I would love to be pointed in the right direction!

laumars · on July 17, 2018

The lack of generics wasn't an issue for me.

A 30 second overview:

The first thing you need to do is scan your file for tokens (eg "{", "}", "[", "]", ",", "\"", etc in the case of JSON).

Then you traverse your tokens and turn them into an AST (Abstract Syntax Tree) which is essentially just a "struct" version of the code (in the dumbest description imaginable). The point of this is you start adding definitions to your tokens. Eg what does a "[" mean?

From there you can start writing your real business logic since you now have a Go struct version of your code which you can traverse.

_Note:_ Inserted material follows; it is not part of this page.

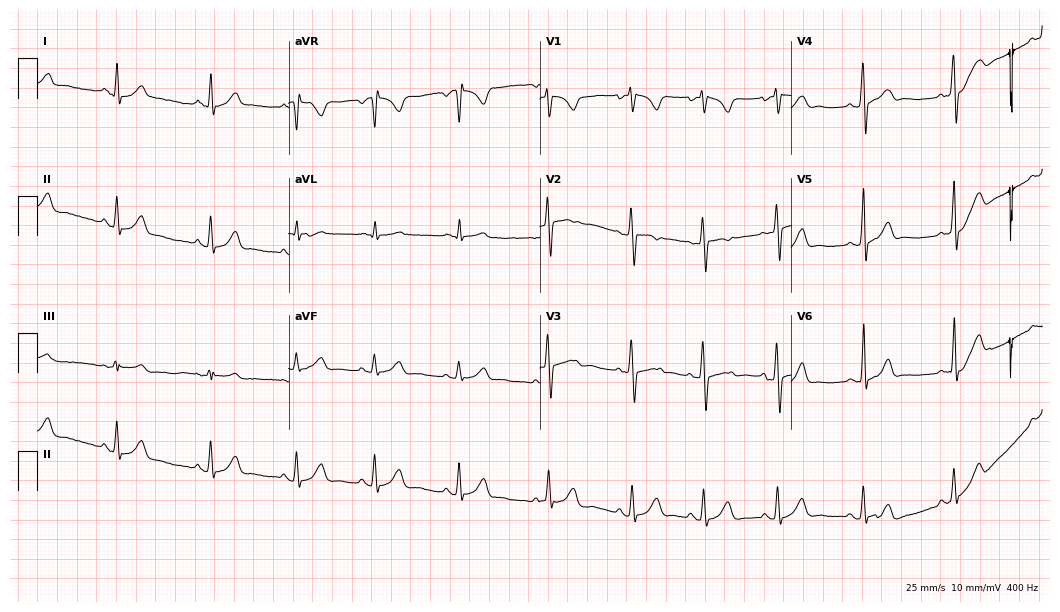
12-lead ECG from a 20-year-old female. Labelled as a normal ECG.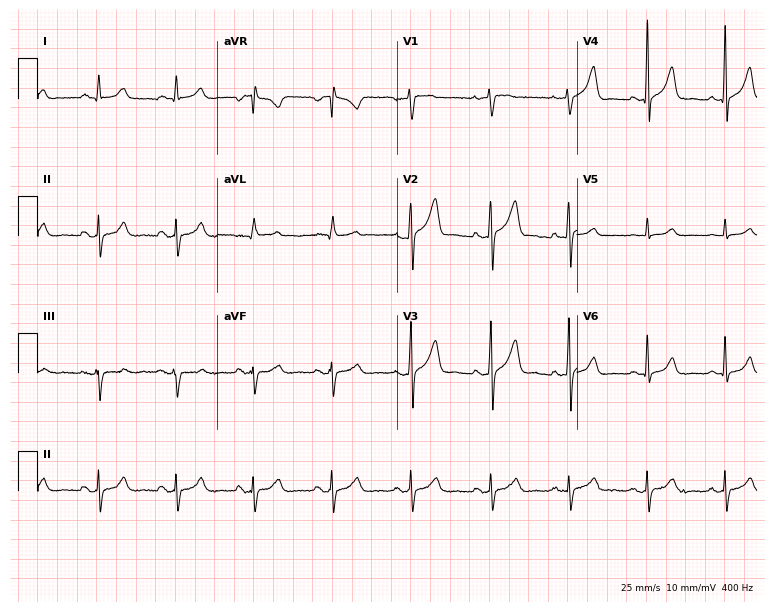
ECG (7.3-second recording at 400 Hz) — a 53-year-old male patient. Screened for six findings — first-degree AV block, right bundle branch block, left bundle branch block, sinus bradycardia, atrial fibrillation, sinus tachycardia — none is recorded. Findings outside these six are not listed.

However I would really would recommend doing a google for how to write your own compiler. There are dozens of good resources out there (I can't recall the one that I used off hand) and they'll explain this process a thousand times better than I have above.

One last thing to note, the theory of writing a parser is pretty language agnostic so don't get put off that one guide is in C or another in Java or Python or LISP or whatever. As long as you get the theory nailed you can write the Go code equivalent without too much headache.

zzzcpan · on July 17, 2018

Parser combinators don't need generics, as they are merely higher-order recursive descent parsers. I.e. recursive parsers where functions are created via other functions to generalize and compose them. Go is expressive enough to do that.

For example, let's say we start with a function that parses a character '['.

  buf, pos := []byte("[123]"), 0
  
  LBRACK := func()bool {
     if buf[pos] != '[' {
        return false
     }
     pos ++  // consume character
     return true
  }

It would suck to write such function for every single character we have to parse. We can generate it instead:

  CHAR := func(c byte)func()bool {
     return func()bool {
        if buf[pos] != c {
           return false
        }
        pos ++
        return true
     }
  }
  
  LBRACK := CHAR('[')

Now let's do the same for parsing a sequence. We combine outputs of other functions and return one that parses them one by one.

  SEQ := func (args... func()bool) func()bool {
     return func()bool {
        for i := 0; i < len(args); i++ {
           f := args[i]
           if f() == false {
              return false
           }
        }
        return true
     }
  }
  
  parser := SEQ(
     CHAR('['),
     SEQ(
        CHAR('1'),
        CHAR('2'),
        CHAR('3'),
     ),
     CHAR(']'),
  )

This is the idea.

This is not a real world example though. You'll need to have more primitives, a wrapper that handles various things, like restoring buffer index on failure, captures, that save starting index, move buf/pos into context structure, virtual stack to store captures/errors, etc.

  func SEQ (args... func(ctx *Ctx)bool) func(ctx *Ctx)bool {
     return wrap (func(ctx *Ctx)bool {
        ...
     })
  }

But it's important to get there on your own. And it's pretty much as fast and as flexible as completely hand-written recursive descent parsers and as powerful as parser generators.

weberc2 · on July 17, 2018

Is that a parser? That looks like a matcher. I actually built something that looks almost exactly like this, but it doesn't get you an AST, right? What am I missing?

zzzcpan · on July 17, 2018

To get to AST you have to create AST nodes. Make a function that captures the output and put it into places where you want to create AST nodes. Sort of like this:

  SEQ(
     ...
     CAPTURE(
        // parser to capture
        SEQ(...),
        // extra arguments: 
        // a name, a function to call,
        // that creates an AST node, etc.
     ),
  )

laumars · on July 17, 2018

Is the code online? What was the output of your routine?

slentprog · on July 17, 2018

I can recommend the book writing an interpreter in Go. It requires some basic knowledge of the Go programming language to get started.